Relativement nouveau en politique, Songezo Zibi incarne la clarté intellectuelle et la discipline managériale. Même si son accession au Parlement en 2024 reste fragile, elle pourrait servir de ciment fédérant les diverses ambitions du mouvement. Son expérience en entreprise peut ancrer la philosophie de gouvernance éthique et d’exécution disciplinée de l’UFC, qualités dont la politique sud-africaine a un besoin urgent.

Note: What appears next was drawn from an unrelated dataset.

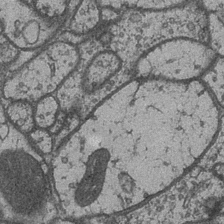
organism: Drosophila
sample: Optic medulla

L’attrait national de l’UFC dépendra de sa capacité à articuler une vision idéologique cohérente qui trouvera un écho au-delà de la classe moyenne urbaine. Leur perspective centriste doit se traduire par des politiques concrètes qui répondent à la fois aux aspirations de la classe ouvrière et aux frustrations de la classe moyenne. Combler le fossé socio-économique de l’Afrique du Sud, entre ceux qui sont piégés dans la pauvreté structurelle et ceux aliénés par la corruption des élites, nécessite une autorité morale et des compétences politiques stratégiques.
Le mouvement doit également éviter le danger éternel des startups sud-africaines : un consensus d’élite sans profondeur à la base. Sans une fondation organique parmi les jeunes, les travailleurs et les dirigeants communautaires, l’UFC risque de devenir juste un autre projet de professionnels mécontents. Un mouvement construit dans les salles de réunion et les studios de diffusion ne peut pas remplacer un mouvement ancré dans les expériences vécues des citoyens ordinaires.
Sa durabilité dépendra en fin de compte de la question de savoir si les Sud-Africains en arriveront à considérer United for Change non seulement comme un autre parti, mais comme un réveil moral, un mouvement civique qui revendique la démocratie après la lassitude de la nostalgie de la libération et du théâtre de l’opposition. L’émergence de l’UFC témoigne du profond désir du pays de renouveau éthique et de restauration institutionnelle après des années d’érosion démocratique.
S’il parvient à fusionner une vision morale avec les exigences pragmatiques de la gouvernance, il pourrait devenir le nouveau centre de gravité du spectre politique changeant de l’Afrique du Sud, une force qui n’idéalise pas le passé ni ne cède à l’impatience populiste. Mais si cela échoue, cela confirmera simplement que la politique sud-africaine est devenue un cimetière de nobles intentions, où toute nouvelle expérience meurt sur l’autel de la convenance et de l’ego.
Les années à venir testeront donc si l’UFC peut transcender la rhétorique et le symbolisme pour devenir un véritable véhicule de renouveau national, ou si elle sera elle aussi dévorée par les lois impitoyables de la jungle politique dans laquelle elle cherche à naviguer.
Comme son homologue spirituel de l’autre côté de la frontière, le Parapluie pour le changement démocratique au Botswana sous la Douma de Boko, l’UFC offre un auvent métaphorique contre les tempêtes de la décadence politique et de la mauvaise gestion.
Le mouvement Boko cherchait à protéger les citoyens de près de soixante ans de règne ininterrompu du Parti démocratique du Botswana, où la démocratie était devenue une routine et un rituel de gouvernance. De la même manière, l’UFC cherche à protéger les Sud-Africains non seulement du désespoir, mais aussi sous le couvert d’une foi renouvelée dans la démocratie, le leadership et l’avenir collectif de la République.
* Zamikhaya Maseti est analyste en économie politique et titulaire d’une maîtrise en politique et économie politique sud-africaines de l’Université Nelson Mandela.
**Les opinions exprimées ne reflètent pas nécessairement celles d’IOL, d’Independent Media ou de The African.